Nel XVI secolo Seneca assurse a maestro di saggistica in tutta Europa. Godette dell’ammirazione di Montaigne, i cui scritti furono densi di citazioni tratte dalle Epistulae morales e dai Dialogi. Rilevante fu l’influsso di queste opere sulla cultura prima gesuitica, poi protestante. Le tragedie dell’orrore, inoltre, con il loro barocco cupo e truculento, furono di grande attualità sia in Italia, sia nell’Inghilterra elisabettiana. Così il teatro senecano influenzò moltissimo Shakespeare (in particolare, nel Macbeth e nell’Hamlet). Lessero Seneca anche Racine e Corneille: quest’ultimo, soprattutto, nella Médée e nella Phèdre imitò le tragedie omonime dell’autore latino.

Barcelona, Archivo de la Corona de Aragón. Col. Manuscritos, Sant Cugat 11 (XIV sec.), f. 1r., illustrazione di una miscellanea con le opere morali di Seneca, che raffigura l’autore intento a leggere, davanti a un armarium.

Anche Voltaire conobbe le opere morali e Alfieri fu influenzato dalle vibranti e cupe scene del teatro di Seneca.

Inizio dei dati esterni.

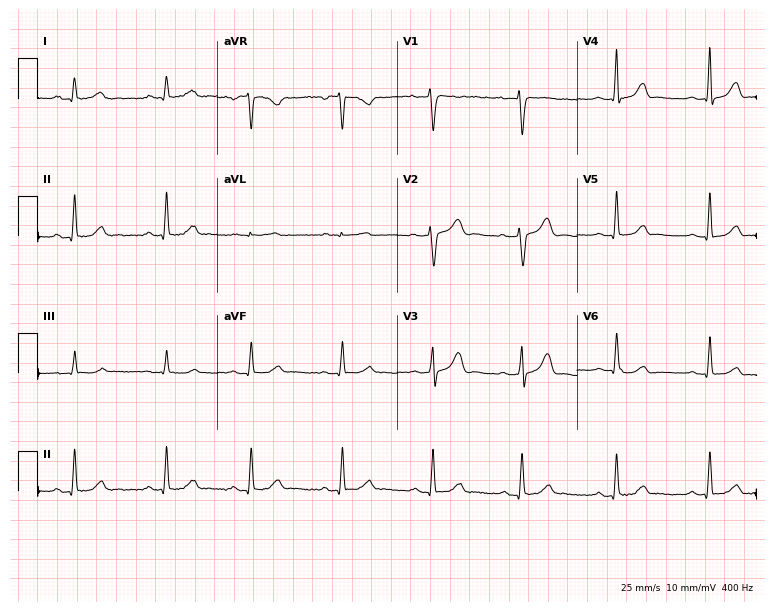
Standard 12-lead ECG recorded from a female, 39 years old. None of these six findings is recorded: first-degree AV block, right bundle branch block, left bundle branch block, sinus bradycardia, atrial fibrillation, sinus tachycardia. Only these six findings were labelled.

Nell’Ottocento lo scrittore latino continuò a essere letto dagli intellettuali. Criticato da Hegel, che gli rimproverava il difetto di capacità speculativa, ammarato da Schopenhauer, Seneca prosatore ha goduto ininterrottamente del favore dei lettori e ancor oggi continua a costituire uno dei capisaldi della paideia umanistica. Non così per il Seneca tragico, la cui fortuna, cresciuta senza interruzioni dal XIV al XVIII secolo, sembra essersi definitivamente interrotta in Italia, dove alla disistima romantica si è aggiunta poi nel Novecento la stroncatura crociana.